L’historienne nous prémunit d’emblée contre toute tentation évolutionniste qui consisterait à voir dans nos sociétés modernes le point d’orgue d’un processus de « civilisation des mœurs » (on aura reconnu la thèse, souvent critiquée, de Norbert Elias), et un progrès, dans le temps long, du contrôle de nos émotions et de soi par rapport à un passé médiéval considéré comme l’enfance de l’âge, au cours de laquelle les individus auraient été esclaves de leurs passions. Depuis une vingtaine d’années heureusement, l’histoire des émotions dont se réclame Régine Le Jan a remis en cause cette conception « hydraulique » des affects. Mais le refus de l’évolutionnisme rime aussi avec le « décentrement du regard » et consiste, à l’invitation des anthropologues, à se départir de nos catégories de pensée, en particulier de notre conception individualiste de la personne, pour mieux rendre compte du système relationnel de la société étudiée. Régine Le Jan emprunte ainsi à Marshall Sahlins la conception d’un moi disséminé dans d’autres êtres, à la fois coprésents et interdépendants, à Marilyn Strathern et Eduardo Viveiros de Castro leur concept de « personne relationnelle », et à Philippe Descola sa définition d’une ontologie analogiste dans laquelle tous les êtres sont distincts mais liés entre eux par un système de correspondances, pour montrer que les acteurs du haut Moyen Âge agissent toujours selon un rôle défini par une relation de haine ou d’amitié.
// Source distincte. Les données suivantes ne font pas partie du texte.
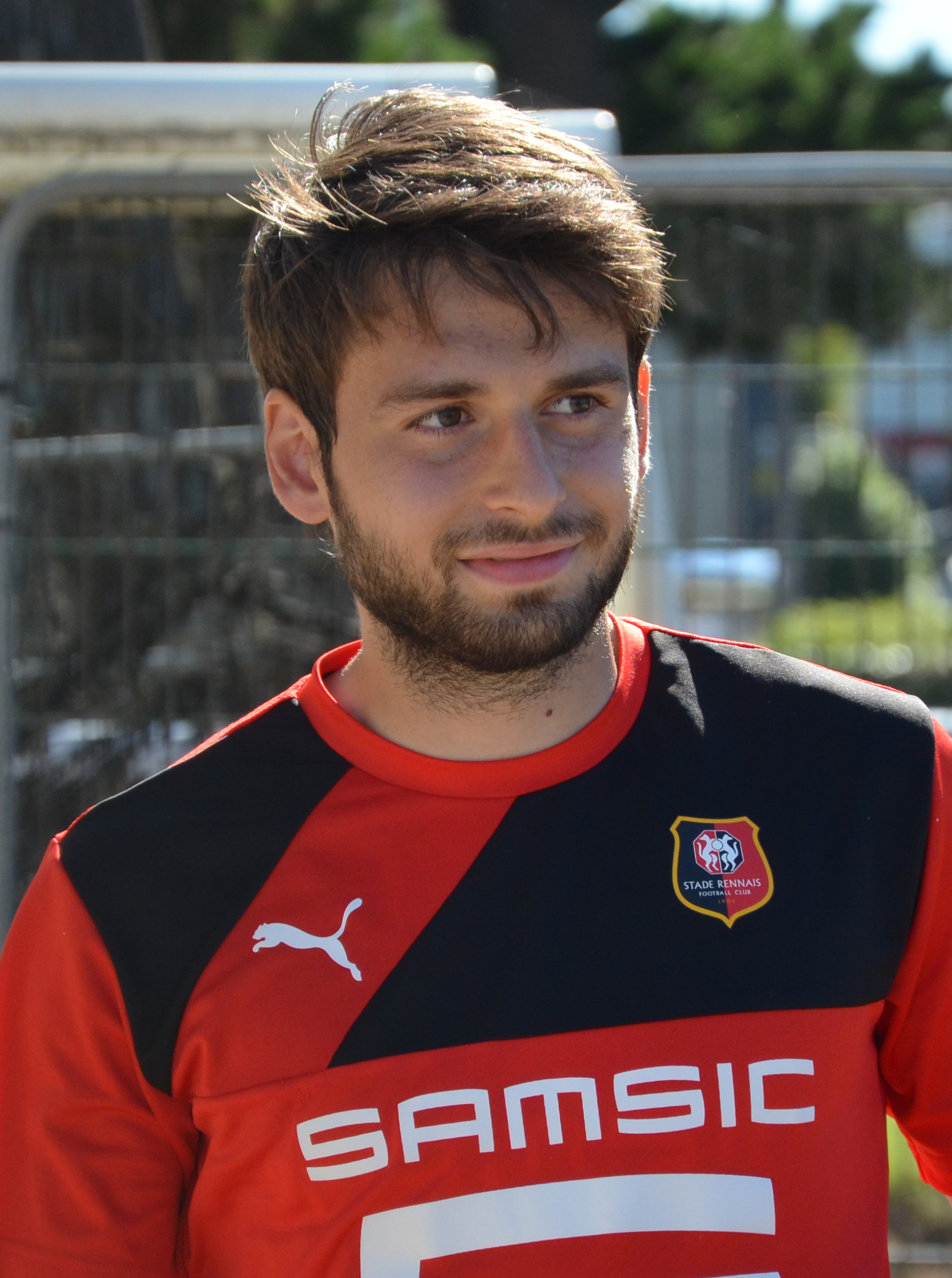 Photographie prise lors du match opposant le Stade rennais à l'USM Alger en match amical au stade Paul-Audrin de Dinard le 16 juillet 2016. Ici, Sanjin Prcic.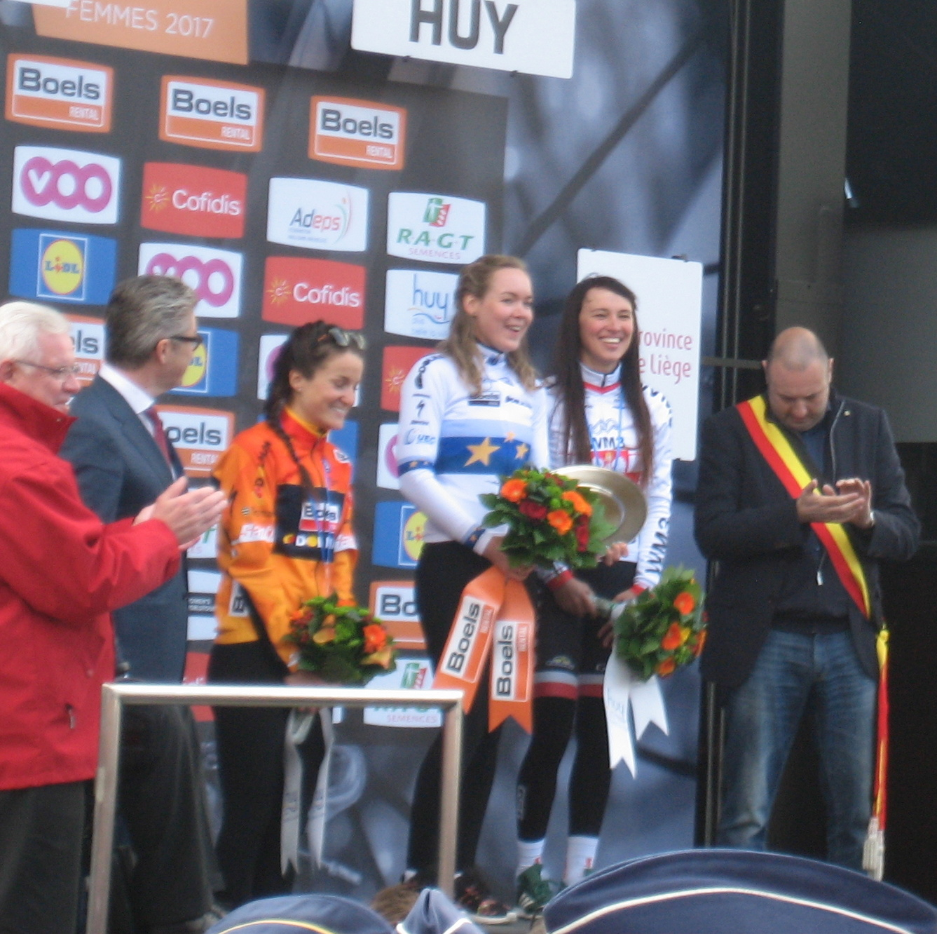 Podium van de Waalse Pijl 2017. 1. Anna van der Breggen 2. Lizzie Deignan 3. Kasia Niewiadoma

Conformément à l’approche « émique » des anthropologues, l’auteure repart dans le premier chapitre des catégories « indigènes », c’est-à-dire des mots employés dans les sources et du sens que leur donnent les acteurs. Amare, notamment, dont viennent à la fois « amour » et « amitié », mais aussi dilectio, affectus ou encore caritas, qui, tous, renvoient au fait d’aimer. Dans un monde chrétien qui ne connaît pas directement la pensée d’Aristote, mais s’appuie plutôt sur Cicéron et saint Augustin, l’amitié est considérée comme une valeur unissant des personnes de bien (le plus souvent des hommes – dont le courage et la maîtrise de soi sont vantés – même si certaines femmes « viriles » comme des abbesses ou des souveraines peuvent aussi entretenir des amitiés). Cette amitié vertueuse – que les médiévaux distinguent de la fausse amitié, feinte ou détournée – n’a cependant plus pour horizon la Cité, mais la recherche du salut, dans le cadre d’une communauté d’égaux en quête d’amour divin. Si les sociétés germaniques sont structurées par la guerre, le christianisme invente donc une « religion de l’amitié » moins tournée vers la chose publique.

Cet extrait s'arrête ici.